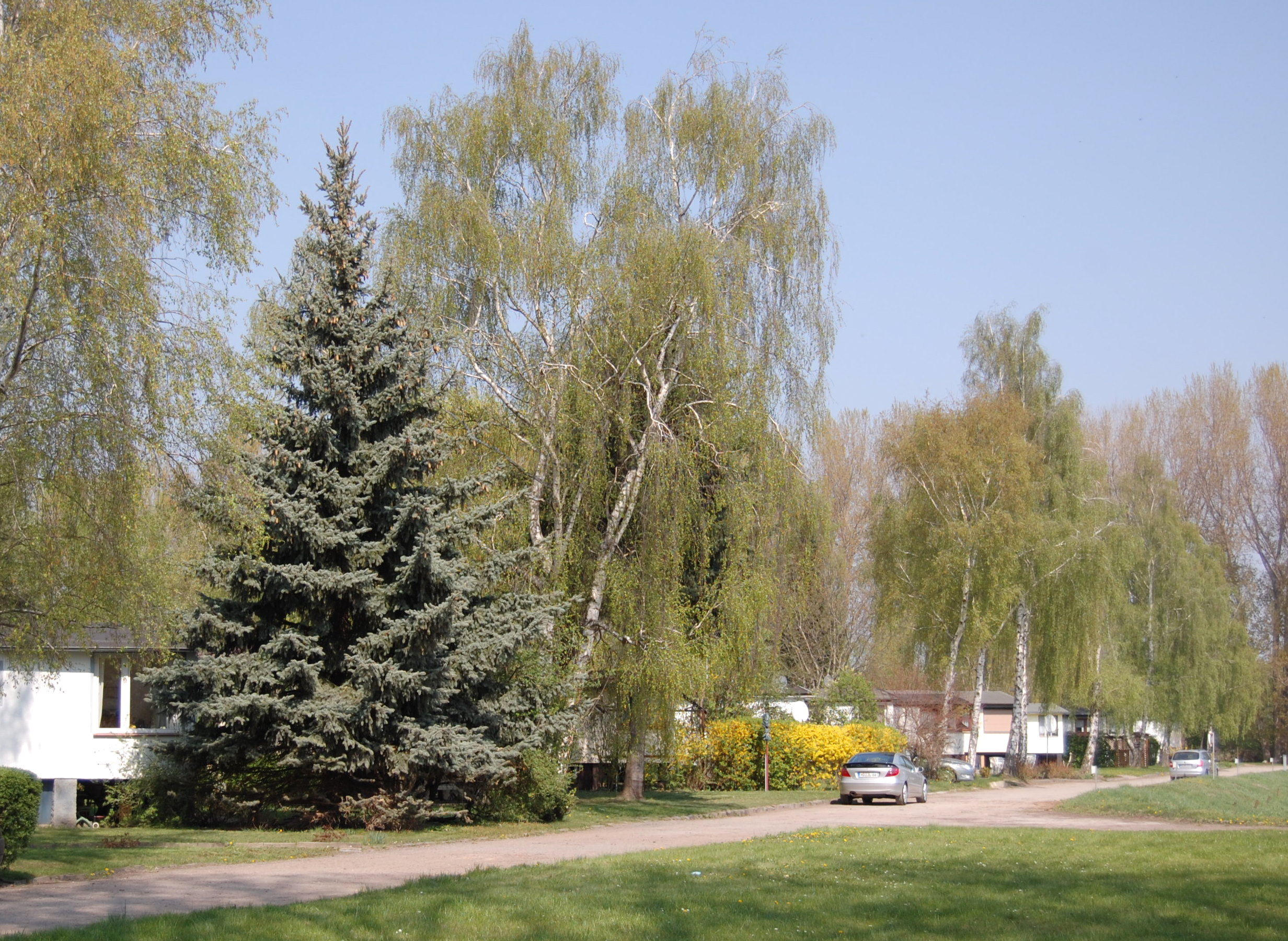 Lauben am Hafen Fermersleben
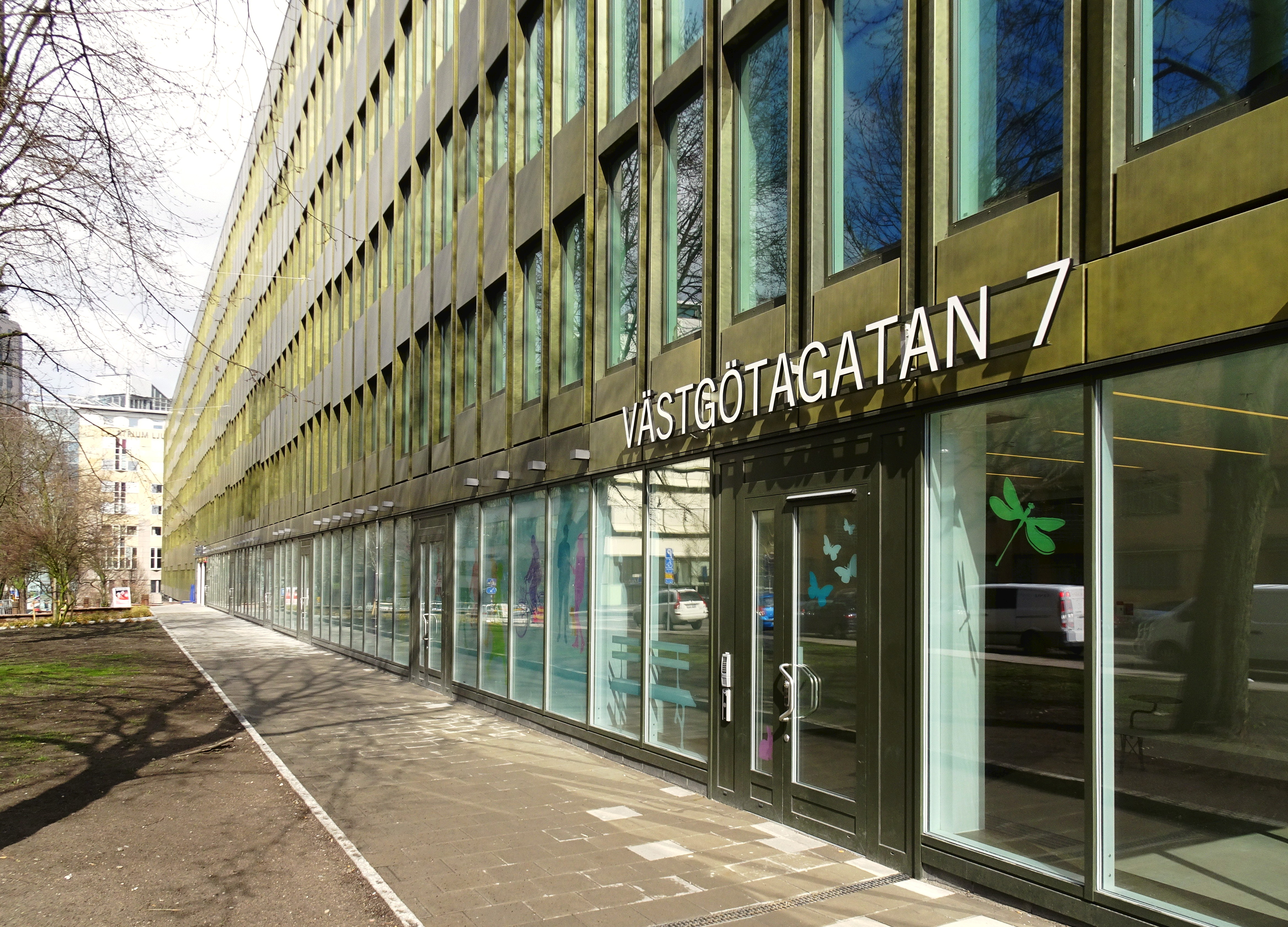 Kvarteret Nattugglan 14, Västgötagatan 1-7
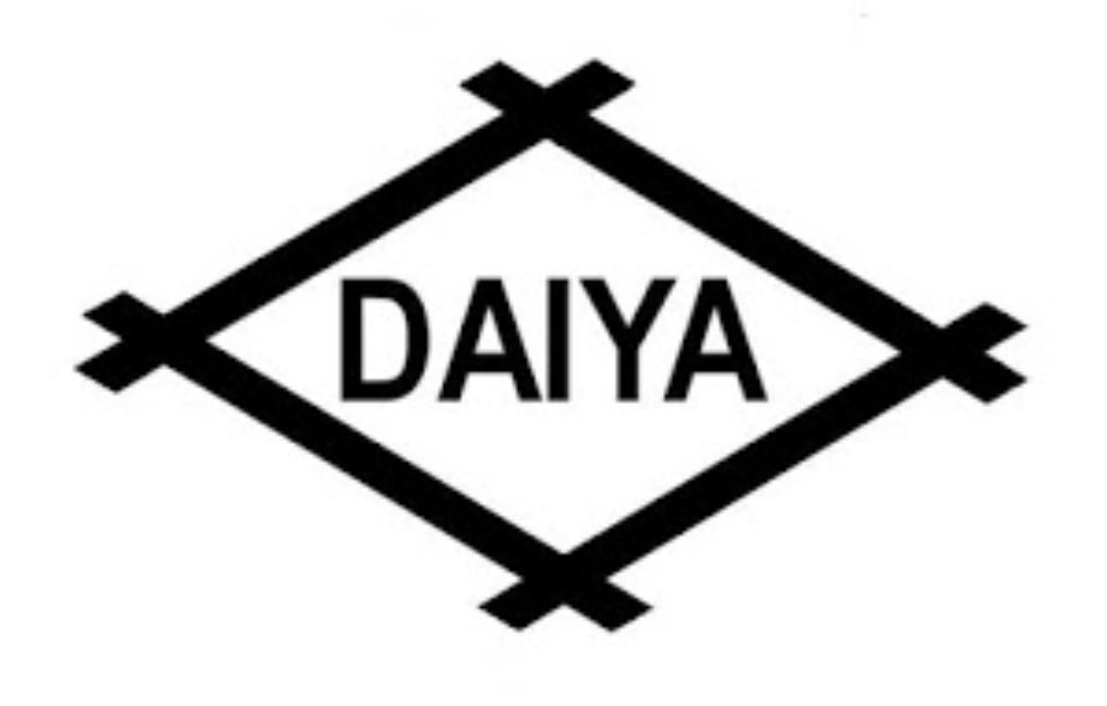 Logo des Blechspielwarenherstellers Daiya
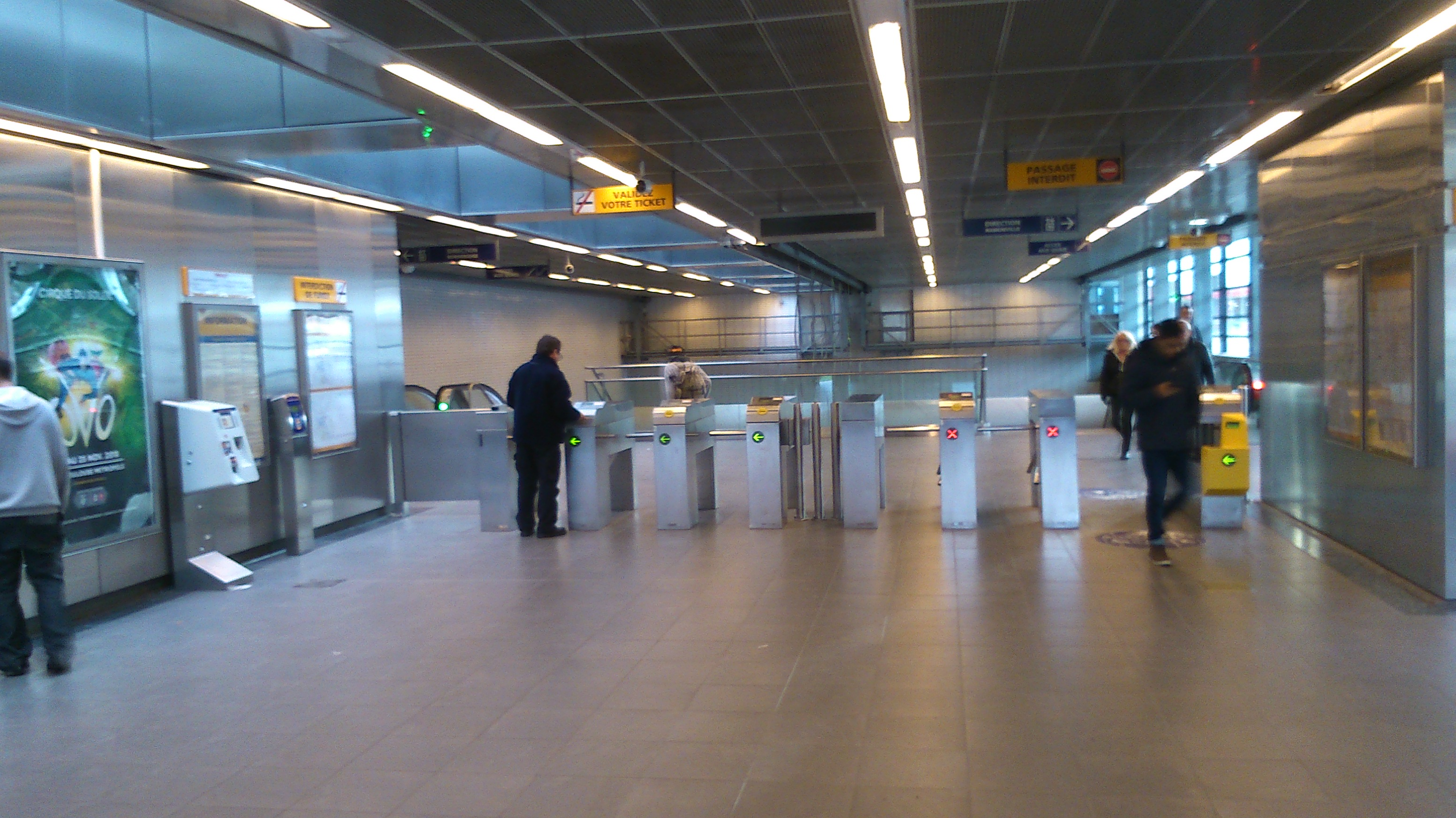 Rez-de-chaussée de la station Empalot de la ligne B du métro de Toulouse

__Task objective__: Pictures do not belong in the copy. Repeat exactly each line from the one with "Logo des Blechspielwarenherstellers Daiya" through the end of the listing.

__Response for this exercise__:
 Logo des Blechspielwarenherstellers Daiya
 Rez-de-chaussée de la station Empalot de la ligne B du métro de Toulouse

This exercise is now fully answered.